Regarding the encoder-decoder convolutional network, the feature map output from the nested n-th upsampling layer on the decoder side and the feature map output from the n−1-th convolutional layer on the encoder side are concatenated, In a program that causes a computer to function so as to have a merge function for inputting to the (n−1)th convolutional layer on the decoder side,
The decoder further includes an nth-stage interpolation convolutional layer for inputting the feature map output from the nth-stage upsampling layer,
The merge function is a feature map obtained by adding the feature map output from the n-th stage convolutional layer for interpolation and the feature map output from the encoder-side n-1 th stage convolutional layer for each element, A program for causing a computer to function as an input to a (n-1)th convolutional layer on the decoder side.

The n-th interpolating convolutional layer updates weights from the (n-1)th convolutional layer by error back-propagation in order to reduce the side effect of reduction in resolution due to enlargement of the element size based on the upsampling layer.
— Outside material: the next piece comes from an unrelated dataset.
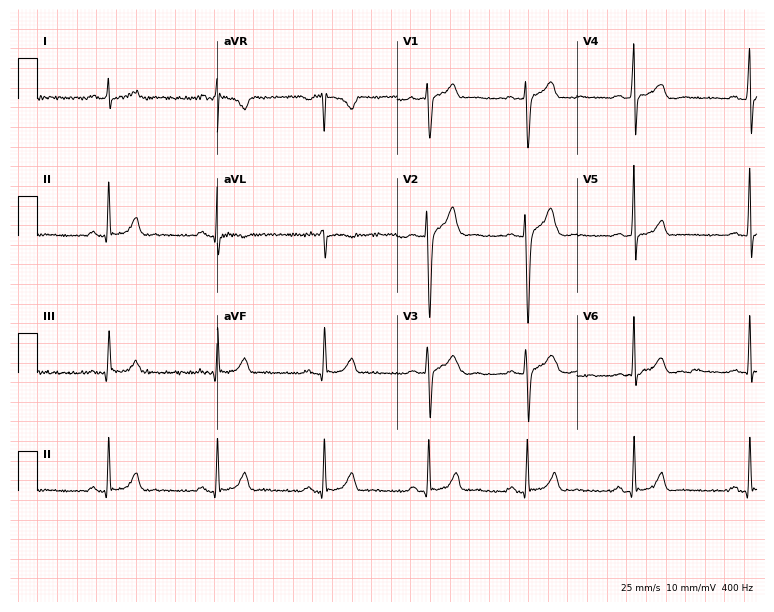
12-lead ECG from a 21-year-old man. Recorded interpretation: within normal limits.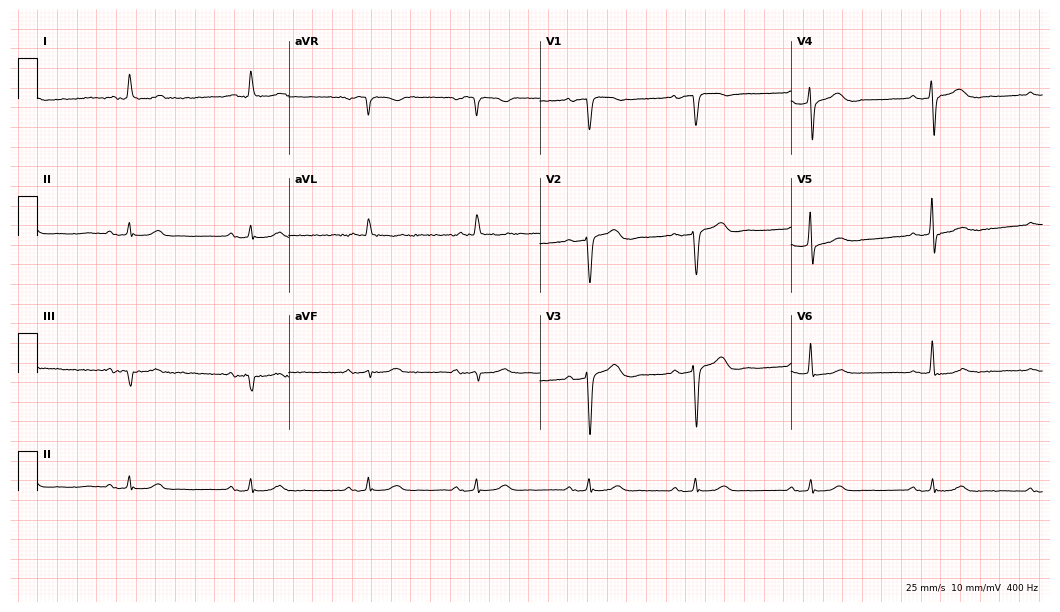
ECG (10.2-second recording at 400 Hz) — a male patient, 87 years old. Findings include first-degree AV block.

The program according to claim 1, which causes a computer to function as described above.

The size and number of feature maps output from the (n-1)th convolutional layer on the encoder side,
The size and number of feature maps output from the n-th upsampling layer and interpolation convolutional layer on the decoder side,
The program according to claim 1, wherein the computer is caused to function so that the size and the number of feature maps output from the merge function are all the same.

4. The program according to claim 1, wherein the encoder/decoder convolutional network causes a computer to have a U-shaped shortcut structure.

The encoder-decoder convolutional network has been applied to object detection in the input image,
The encoder is a feature extraction process in object detection,
The program according to any one of claims 1 to 4, wherein the decoder causes a computer to function as a position detection process in object detection.

Regarding the encoder-decoder convolutional network, the feature map output from the nested n-th stage upsampling layer on the decoder side and the feature map output from the encoder-side n-1 th convolution layer are concatenated, In the program executed by the computer to be merged by inputting into the (n-1)th convolutional layer on the decoder side,
A first step of inputting the feature map output from the n-th up-sampling layer on the decoder side to the n-th interpolation convolutional layer;
The feature map output from the n-th stage convolutional layer for interpolation and the feature map output from the (n-1)th convolutional layer on the encoder side are added element by element, A program for causing a computer to execute the second step of inputting to the one-fold convolutional layer.